(Dataset records)
--- START ---

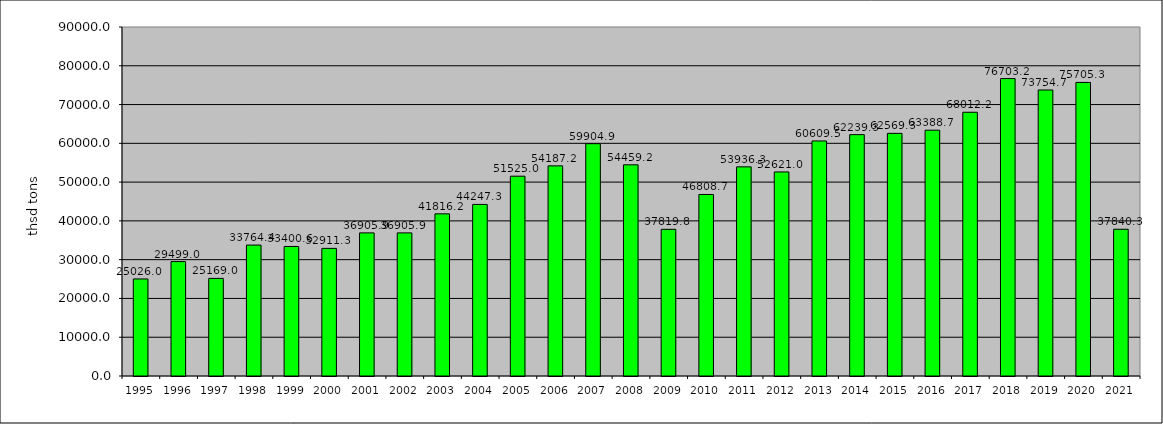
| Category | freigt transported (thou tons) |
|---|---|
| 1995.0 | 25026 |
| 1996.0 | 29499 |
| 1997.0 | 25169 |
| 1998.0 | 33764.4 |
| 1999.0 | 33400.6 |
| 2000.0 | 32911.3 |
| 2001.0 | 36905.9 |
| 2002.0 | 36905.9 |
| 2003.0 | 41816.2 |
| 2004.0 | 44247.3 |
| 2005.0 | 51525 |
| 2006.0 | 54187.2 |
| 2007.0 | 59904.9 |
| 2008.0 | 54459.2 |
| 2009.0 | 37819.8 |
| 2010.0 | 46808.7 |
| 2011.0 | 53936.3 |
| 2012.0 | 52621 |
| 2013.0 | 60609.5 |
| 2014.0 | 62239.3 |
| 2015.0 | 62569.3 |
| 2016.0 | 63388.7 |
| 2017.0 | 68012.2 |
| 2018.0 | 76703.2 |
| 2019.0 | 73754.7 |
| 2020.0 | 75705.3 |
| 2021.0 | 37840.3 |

--- END ---
--- START ---

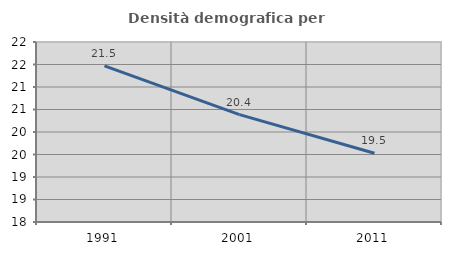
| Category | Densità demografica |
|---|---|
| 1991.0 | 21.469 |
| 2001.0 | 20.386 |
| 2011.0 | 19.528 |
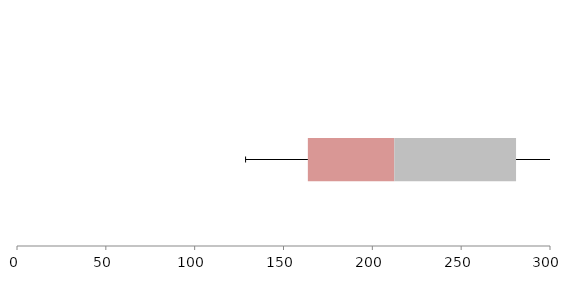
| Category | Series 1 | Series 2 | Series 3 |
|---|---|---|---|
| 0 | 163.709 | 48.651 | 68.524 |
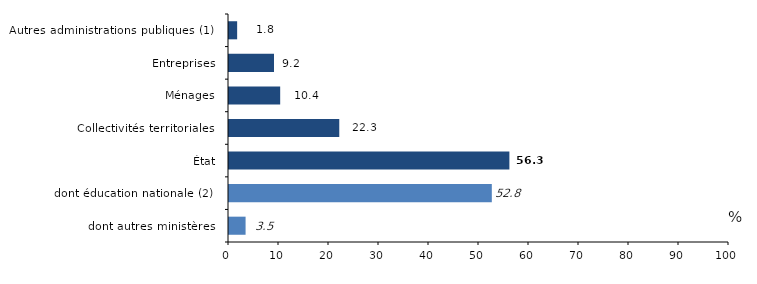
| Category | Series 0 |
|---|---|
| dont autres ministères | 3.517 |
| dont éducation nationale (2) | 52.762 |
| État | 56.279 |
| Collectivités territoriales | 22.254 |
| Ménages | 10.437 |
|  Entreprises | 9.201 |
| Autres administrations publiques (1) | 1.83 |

--- END ---

BRIEF:
Since the pictures are not part of the copy, please transcribe only the lines above from the one with "2001.0 | 20.386 |" through the one with "publiques (1) | 1.83 |", exactly and with both ends.

RESULT FOR THIS TASK:
| 2001.0 | 20.386 |
| 2011.0 | 19.528 |
| Category | Series 1 | Series 2 | Series 3 |
|---|---|---|---|
| 0 | 163.709 | 48.651 | 68.524 |
| Category | Series 0 |
|---|---|
| dont autres ministères | 3.517 |
| dont éducation nationale (2) | 52.762 |
| État | 56.279 |
| Collectivités territoriales | 22.254 |
| Ménages | 10.437 |
|  Entreprises | 9.201 |
| Autres administrations publiques (1) | 1.83 |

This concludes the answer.